> [Problem to solve]
From the records below, set down exactly the lines starting with the line that contains "Technology | 84 |" and going on through the line that contains "Program | 113 |". Nothing else is wanted.

(Records from a dataset)
-- Opening Marker --
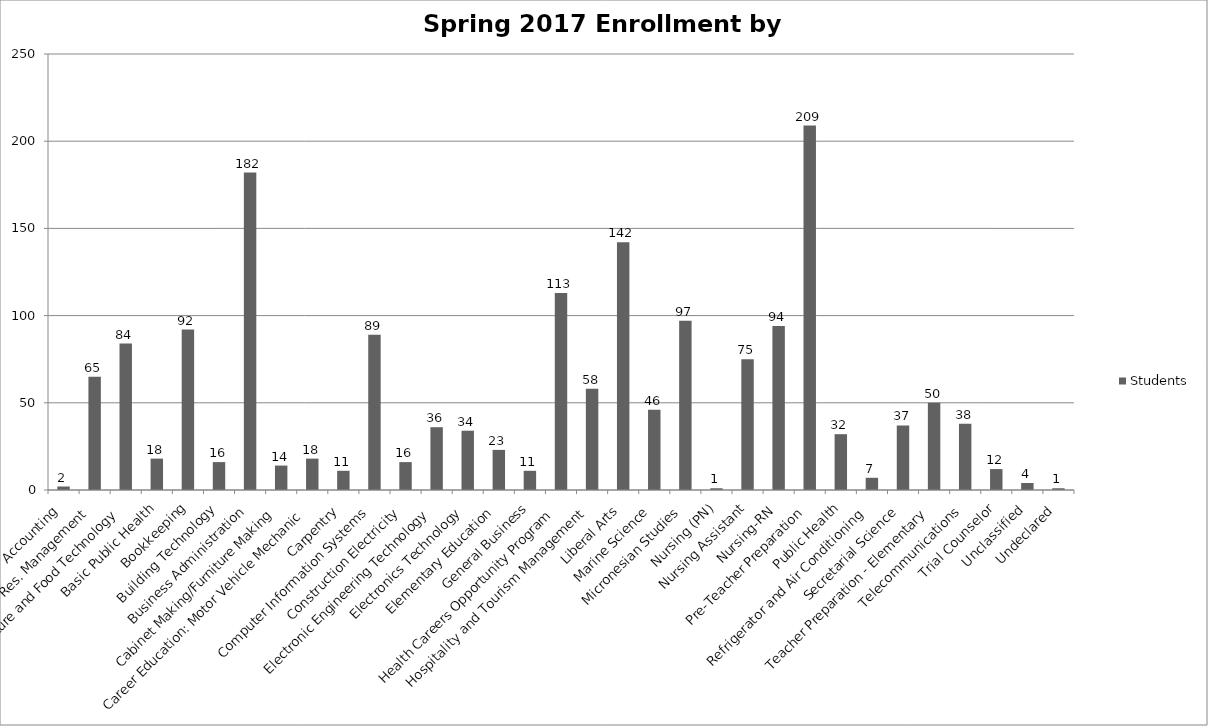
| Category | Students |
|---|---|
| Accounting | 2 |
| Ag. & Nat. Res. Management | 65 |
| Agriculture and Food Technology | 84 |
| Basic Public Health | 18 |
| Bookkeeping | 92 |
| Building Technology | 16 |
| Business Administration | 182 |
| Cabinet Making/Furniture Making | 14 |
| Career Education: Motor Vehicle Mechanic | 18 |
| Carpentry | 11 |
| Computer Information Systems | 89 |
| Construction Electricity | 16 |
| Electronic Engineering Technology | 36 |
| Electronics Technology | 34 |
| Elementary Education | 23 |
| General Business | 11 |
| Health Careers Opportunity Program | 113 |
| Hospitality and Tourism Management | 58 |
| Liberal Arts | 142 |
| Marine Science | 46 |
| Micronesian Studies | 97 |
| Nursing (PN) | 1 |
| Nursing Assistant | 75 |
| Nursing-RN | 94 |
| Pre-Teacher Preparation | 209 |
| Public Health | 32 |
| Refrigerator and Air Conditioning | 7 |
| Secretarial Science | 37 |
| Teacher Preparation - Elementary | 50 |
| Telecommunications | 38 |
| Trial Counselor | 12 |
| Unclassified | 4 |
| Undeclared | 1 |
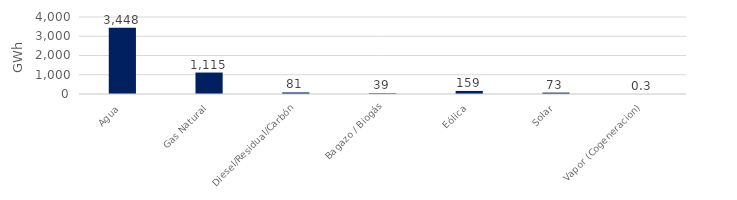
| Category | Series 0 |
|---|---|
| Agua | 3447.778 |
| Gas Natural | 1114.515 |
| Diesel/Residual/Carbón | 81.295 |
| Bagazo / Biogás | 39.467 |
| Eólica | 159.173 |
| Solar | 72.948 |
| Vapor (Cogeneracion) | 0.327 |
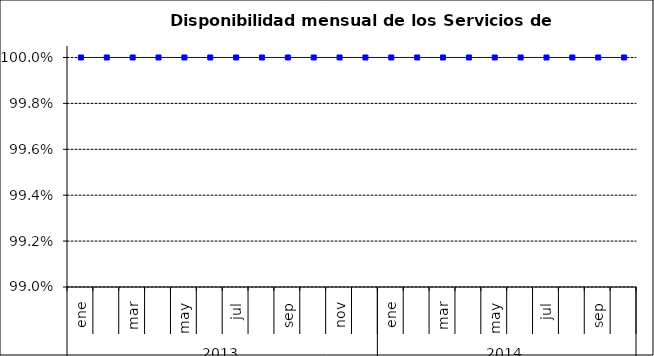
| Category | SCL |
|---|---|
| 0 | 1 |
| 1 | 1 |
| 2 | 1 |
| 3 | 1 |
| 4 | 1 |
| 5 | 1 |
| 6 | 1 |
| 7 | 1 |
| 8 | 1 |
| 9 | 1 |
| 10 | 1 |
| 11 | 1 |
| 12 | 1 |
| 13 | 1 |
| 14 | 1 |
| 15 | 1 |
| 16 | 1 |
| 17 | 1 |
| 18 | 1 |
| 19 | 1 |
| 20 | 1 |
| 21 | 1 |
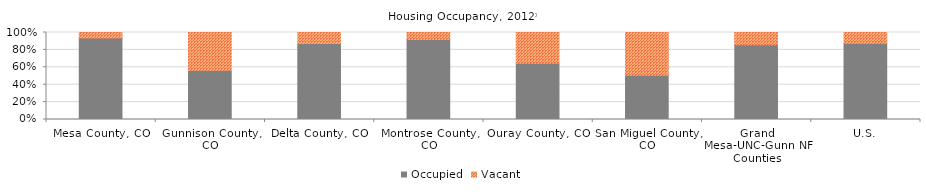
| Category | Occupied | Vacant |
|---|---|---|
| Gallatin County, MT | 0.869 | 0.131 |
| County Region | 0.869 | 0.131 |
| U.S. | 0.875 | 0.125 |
-- Closing Marker --
> [Output]
| Agriculture and Food Technology | 84 |
| Basic Public Health | 18 |
| Bookkeeping | 92 |
| Building Technology | 16 |
| Business Administration | 182 |
| Cabinet Making/Furniture Making | 14 |
| Career Education: Motor Vehicle Mechanic | 18 |
| Carpentry | 11 |
| Computer Information Systems | 89 |
| Construction Electricity | 16 |
| Electronic Engineering Technology | 36 |
| Electronics Technology | 34 |
| Elementary Education | 23 |
| General Business | 11 |
| Health Careers Opportunity Program | 113 |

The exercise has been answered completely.